The Democratic congressman recently underwent scheduled laparoscopic surgery at National Naval Medical Center in Bethesda, Maryland, to remove his gallbladder. The procedure was “routine minimally invasive surgery,” but doctors “hit his intestines,” a source close to the late congressman told CNN.
That happened in December.
Then;
The National Naval Medical Center issued a statement saying Murtha was admitted January 28 for surgery, but declined to reveal additional details, citing his family’s request for privacy and federal privacy laws.

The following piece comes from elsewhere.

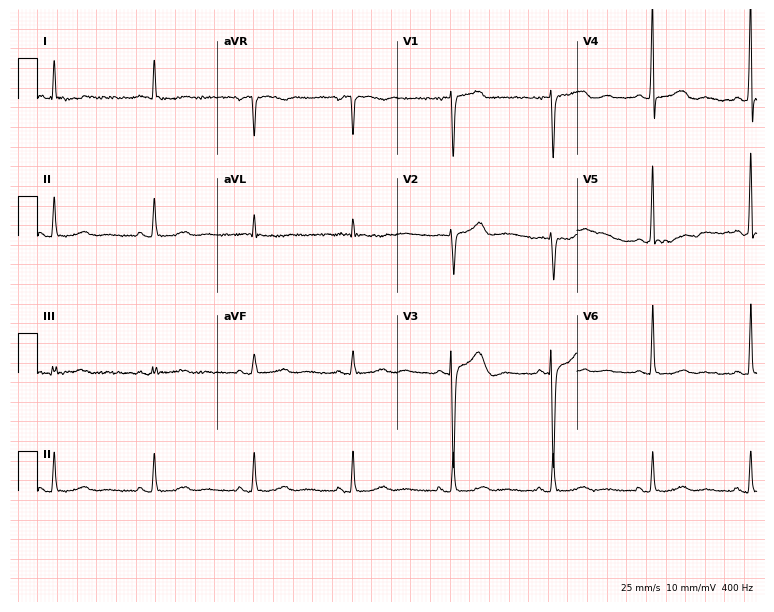
12-lead ECG (7.3-second recording at 400 Hz) from a female, 75 years old. Screened for six findings — first-degree AV block, right bundle branch block, left bundle branch block, sinus bradycardia, atrial fibrillation, sinus tachycardia — none is recorded. Other findings, if any, are not listed.

I’ve done around a thousand lap choles. When I took students to Children’s Hospital in Los Angeles to see surgery, we usually saw pediatric procedures, many of them quite unusual. One day, we were watching a lap chole on a teenager who had developed gall stones, unusual in the pediatric population. I finally had to leave the room as I watched surgeons, quite skilled in other procedures, struggling with the gall bladder.
Laparoscopic surgery involves certain skills that take a lot of practice. You look at a TV monitor and manipulate long instruments inside the abdomen. The instrument goes through the abdominal wall and that creates a fulcrum. When you move your hand to the right, the tip of the instrument goes left. When you move your hand toward the patient’s head, the tip of the instrument goes toward the feet.
Then I thought of this.
I wonder how many lap chole’s the Navy Medical Center does a year and what their complication rate is ? We’re not likely to find out. Remember this story?

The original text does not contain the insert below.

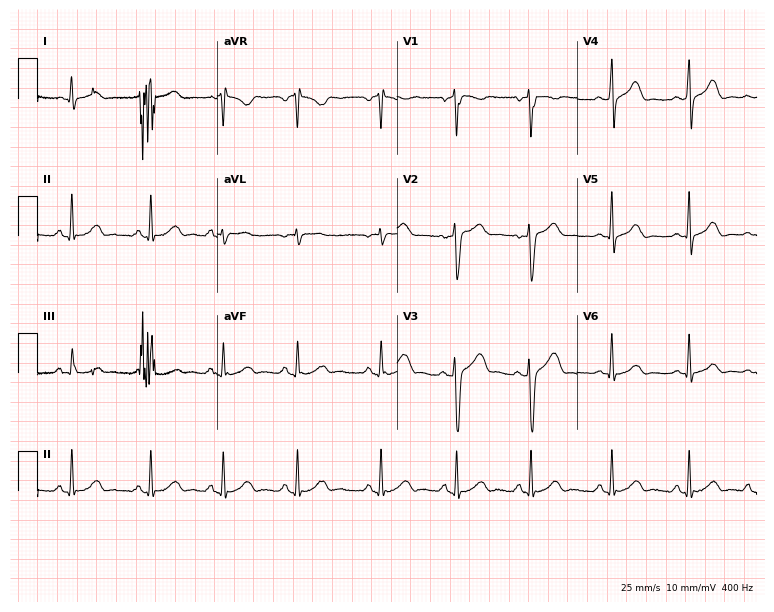
Electrocardiogram (7.3-second recording at 400 Hz), a woman, 26 years old. Overall reading on record: normal ECG.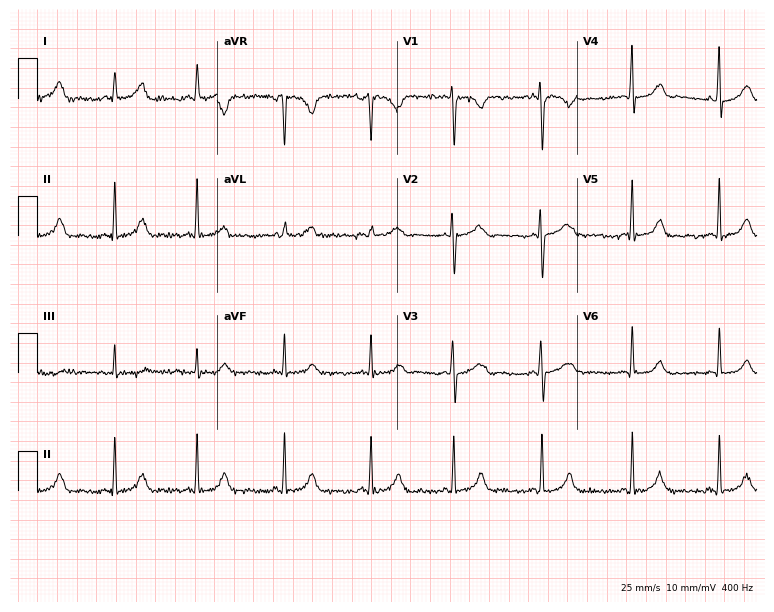
12-lead ECG from a female, 33 years old. Recorded interpretation: within normal limits.

Maybe they did everything right but there should not be bowel injuries from that procedure.
Tags: health care
Interesting insights.
I live near an Indian Health Service clinic. There are endless complaints about the quality of care. The doctors I know that work there are good competent people, but there is something about bureaucracies and the attendant politically correct office politics that grind the thing down.
With no doctor draft, the military has trouble recruiting although the HMOs and Obama have no doubt improved things. Some specialties are especially hard and the heart surgeon that was in that story had been run out of several civilian hospitals.
But you had a few perfs of your own, didn’t you?
No, but I fixed some.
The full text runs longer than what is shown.